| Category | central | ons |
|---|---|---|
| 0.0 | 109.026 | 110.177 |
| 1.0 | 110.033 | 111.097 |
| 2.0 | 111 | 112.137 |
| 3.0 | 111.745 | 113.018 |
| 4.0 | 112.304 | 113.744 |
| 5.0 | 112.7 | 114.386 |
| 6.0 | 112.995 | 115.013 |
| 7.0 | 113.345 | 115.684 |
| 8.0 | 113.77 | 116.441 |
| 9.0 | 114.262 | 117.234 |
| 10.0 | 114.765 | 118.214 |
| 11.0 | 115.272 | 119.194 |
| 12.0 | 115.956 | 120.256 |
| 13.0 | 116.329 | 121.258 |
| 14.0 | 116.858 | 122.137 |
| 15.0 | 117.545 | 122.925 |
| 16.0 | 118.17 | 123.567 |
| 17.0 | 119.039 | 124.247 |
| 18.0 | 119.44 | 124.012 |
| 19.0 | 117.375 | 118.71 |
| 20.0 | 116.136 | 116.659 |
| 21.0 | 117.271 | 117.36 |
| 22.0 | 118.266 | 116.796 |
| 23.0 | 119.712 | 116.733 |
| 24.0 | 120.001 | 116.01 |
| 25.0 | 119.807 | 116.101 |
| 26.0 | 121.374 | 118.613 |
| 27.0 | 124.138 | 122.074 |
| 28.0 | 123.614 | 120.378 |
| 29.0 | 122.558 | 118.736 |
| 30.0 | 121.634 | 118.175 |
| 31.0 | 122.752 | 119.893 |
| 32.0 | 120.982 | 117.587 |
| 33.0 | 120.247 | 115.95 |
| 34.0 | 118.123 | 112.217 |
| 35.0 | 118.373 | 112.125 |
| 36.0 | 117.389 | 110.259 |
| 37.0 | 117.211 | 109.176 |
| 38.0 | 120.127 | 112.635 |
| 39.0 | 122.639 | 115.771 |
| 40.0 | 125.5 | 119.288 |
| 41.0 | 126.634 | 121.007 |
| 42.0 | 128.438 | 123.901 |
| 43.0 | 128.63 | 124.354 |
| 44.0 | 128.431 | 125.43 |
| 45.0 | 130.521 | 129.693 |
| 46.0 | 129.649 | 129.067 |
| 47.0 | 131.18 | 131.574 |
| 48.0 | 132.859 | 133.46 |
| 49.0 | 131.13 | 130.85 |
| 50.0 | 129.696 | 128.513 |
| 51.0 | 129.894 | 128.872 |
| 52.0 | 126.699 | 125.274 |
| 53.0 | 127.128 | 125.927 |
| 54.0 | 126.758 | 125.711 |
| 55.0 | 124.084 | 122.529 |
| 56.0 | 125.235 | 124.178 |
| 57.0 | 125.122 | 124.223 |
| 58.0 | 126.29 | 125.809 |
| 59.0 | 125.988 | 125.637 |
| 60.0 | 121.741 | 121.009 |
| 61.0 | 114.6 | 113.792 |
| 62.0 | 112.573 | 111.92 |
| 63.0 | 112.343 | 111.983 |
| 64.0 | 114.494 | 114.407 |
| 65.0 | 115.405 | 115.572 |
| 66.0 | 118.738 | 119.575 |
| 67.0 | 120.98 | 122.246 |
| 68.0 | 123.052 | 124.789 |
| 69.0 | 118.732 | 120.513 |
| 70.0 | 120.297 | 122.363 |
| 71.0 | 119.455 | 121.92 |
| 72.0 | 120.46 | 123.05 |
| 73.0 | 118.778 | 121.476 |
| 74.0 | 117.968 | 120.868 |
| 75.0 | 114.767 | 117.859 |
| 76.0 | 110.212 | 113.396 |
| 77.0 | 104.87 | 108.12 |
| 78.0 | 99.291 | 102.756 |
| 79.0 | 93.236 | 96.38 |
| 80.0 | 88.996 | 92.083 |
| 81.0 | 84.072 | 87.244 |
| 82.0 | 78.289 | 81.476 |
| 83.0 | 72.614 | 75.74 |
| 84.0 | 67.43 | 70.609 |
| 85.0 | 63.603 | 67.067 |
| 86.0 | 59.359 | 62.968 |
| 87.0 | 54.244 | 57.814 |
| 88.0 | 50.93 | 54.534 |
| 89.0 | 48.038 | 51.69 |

###

__Task__: In the listing above, find the line with "115.956 | 120.256 |" and the line with "63.603 | 67.067 |", then print exactly those two lines and every line between them, and nothing more.

__Solution to the problem__:
| 12.0 | 115.956 | 120.256 |
| 13.0 | 116.329 | 121.258 |
| 14.0 | 116.858 | 122.137 |
| 15.0 | 117.545 | 122.925 |
| 16.0 | 118.17 | 123.567 |
| 17.0 | 119.039 | 124.247 |
| 18.0 | 119.44 | 124.012 |
| 19.0 | 117.375 | 118.71 |
| 20.0 | 116.136 | 116.659 |
| 21.0 | 117.271 | 117.36 |
| 22.0 | 118.266 | 116.796 |
| 23.0 | 119.712 | 116.733 |
| 24.0 | 120.001 | 116.01 |
| 25.0 | 119.807 | 116.101 |
| 26.0 | 121.374 | 118.613 |
| 27.0 | 124.138 | 122.074 |
| 28.0 | 123.614 | 120.378 |
| 29.0 | 122.558 | 118.736 |
| 30.0 | 121.634 | 118.175 |
| 31.0 | 122.752 | 119.893 |
| 32.0 | 120.982 | 117.587 |
| 33.0 | 120.247 | 115.95 |
| 34.0 | 118.123 | 112.217 |
| 35.0 | 118.373 | 112.125 |
| 36.0 | 117.389 | 110.259 |
| 37.0 | 117.211 | 109.176 |
| 38.0 | 120.127 | 112.635 |
| 39.0 | 122.639 | 115.771 |
| 40.0 | 125.5 | 119.288 |
| 41.0 | 126.634 | 121.007 |
| 42.0 | 128.438 | 123.901 |
| 43.0 | 128.63 | 124.354 |
| 44.0 | 128.431 | 125.43 |
| 45.0 | 130.521 | 129.693 |
| 46.0 | 129.649 | 129.067 |
| 47.0 | 131.18 | 131.574 |
| 48.0 | 132.859 | 133.46 |
| 49.0 | 131.13 | 130.85 |
| 50.0 | 129.696 | 128.513 |
| 51.0 | 129.894 | 128.872 |
| 52.0 | 126.699 | 125.274 |
| 53.0 | 127.128 | 125.927 |
| 54.0 | 126.758 | 125.711 |
| 55.0 | 124.084 | 122.529 |
| 56.0 | 125.235 | 124.178 |
| 57.0 | 125.122 | 124.223 |
| 58.0 | 126.29 | 125.809 |
| 59.0 | 125.988 | 125.637 |
| 60.0 | 121.741 | 121.009 |
| 61.0 | 114.6 | 113.792 |
| 62.0 | 112.573 | 111.92 |
| 63.0 | 112.343 | 111.983 |
| 64.0 | 114.494 | 114.407 |
| 65.0 | 115.405 | 115.572 |
| 66.0 | 118.738 | 119.575 |
| 67.0 | 120.98 | 122.246 |
| 68.0 | 123.052 | 124.789 |
| 69.0 | 118.732 | 120.513 |
| 70.0 | 120.297 | 122.363 |
| 71.0 | 119.455 | 121.92 |
| 72.0 | 120.46 | 123.05 |
| 73.0 | 118.778 | 121.476 |
| 74.0 | 117.968 | 120.868 |
| 75.0 | 114.767 | 117.859 |
| 76.0 | 110.212 | 113.396 |
| 77.0 | 104.87 | 108.12 |
| 78.0 | 99.291 | 102.756 |
| 79.0 | 93.236 | 96.38 |
| 80.0 | 88.996 | 92.083 |
| 81.0 | 84.072 | 87.244 |
| 82.0 | 78.289 | 81.476 |
| 83.0 | 72.614 | 75.74 |
| 84.0 | 67.43 | 70.609 |
| 85.0 | 63.603 | 67.067 |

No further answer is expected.